Jeff Field, policy analyst and editor of the Catholic League’s monthly journal, Catalyst, provided Bill Donohue with a review of “The Invention of Lying”; Field saw the movie today in New York City. Here are Donohue’s thoughts on it:
The trailer to the movie gave no indication of its atheistic-themed plot, but there was enough of a buzz about the agenda of screenwriter Ricky Gervais that we decided to check it out. We’re glad we did. “The Invention of Lying” is not the kind of in-your-face assault that Hollywood often serves up, but therein lies its perniciousness: because this anti-religion—make that anti-Christian—film is laced with some romance and humor, the message it sends is all the more sinister.

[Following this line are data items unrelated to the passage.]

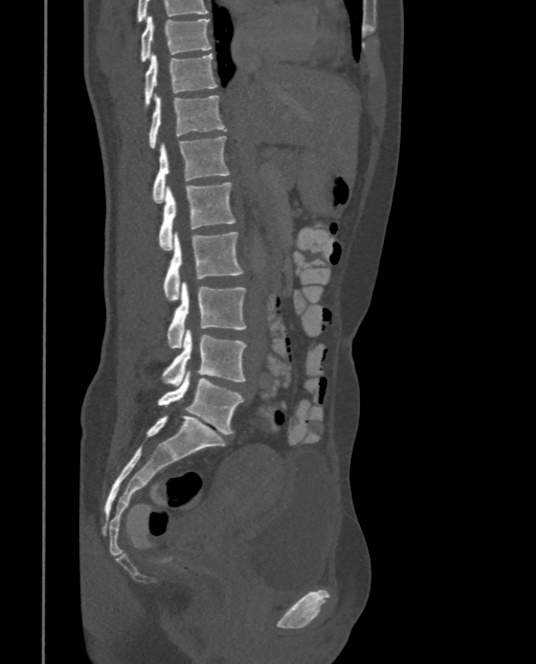

CT, spine. sagittal reformat. 536x664 px
Boxes are (x1, y1, x2, y2) in pixels.
This scan's labels start at T9 at the top and end at L5 at the bottom.
L5: (157, 370, 243, 433)
L4: (162, 330, 246, 386)
L3: (167, 281, 246, 347)
L2: (162, 231, 243, 300)
L1: (158, 183, 235, 250)
T12: (153, 136, 229, 202)
T11: (149, 96, 226, 147)
T10: (144, 53, 218, 107)
T9: (140, 16, 211, 62)
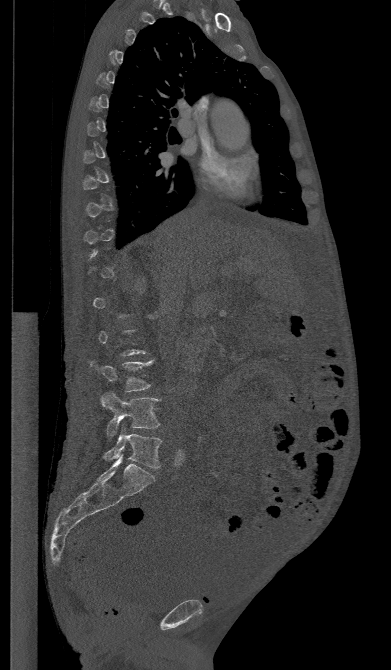

Computed tomography of the spine; sagittal view; W/L 1800/400 HU
Coordinates as <box>x1,y1,x2,y2</box>.
Each vertebra is boxed only on the slices from the first to the last where its cross-section reaches a third of its largest, so a slice outside that range leaves it unboxed.
L5: <box>104,427,162,468</box>
L4: <box>101,393,159,437</box>
L3: <box>91,359,154,391</box>

The movie centers on a world where no one lies. But that changes when the lead character’s mother is dying and the dutiful son finds utility in spinning a tale about a place that resembles heaven, thus saving her from being consigned to an “Eternity of Nothingness.” He subsequently floats the idea that there is a God-like “Man in the Sky,” a belief accepted by most, though some cynics wonder why AIDS exists (it’s never diabetes that Hollywood flags). In mockery, the lead character later shows up looking like a fat Jesus, and an image of him appears on a stained-glass window holding the Two Tablets (of Moses), posing as if on the Cross. In the end, he and his girl are the only two people who haven’t drunk all the moonshine about “The Man in the Sky.”
We at the Catholic League prefer our bigotry straight-up. We don’t like bigotry-lite, which this is not. But we also don’t like it slipped into our drink. It is not for nothing that the Office for Film & Broadcasting of the bishops’ conference slammed the movie as “morally offensive.” But we are pleased to note that the atheists still use our religion as the model, and still portray God as male. There is hope for them yet.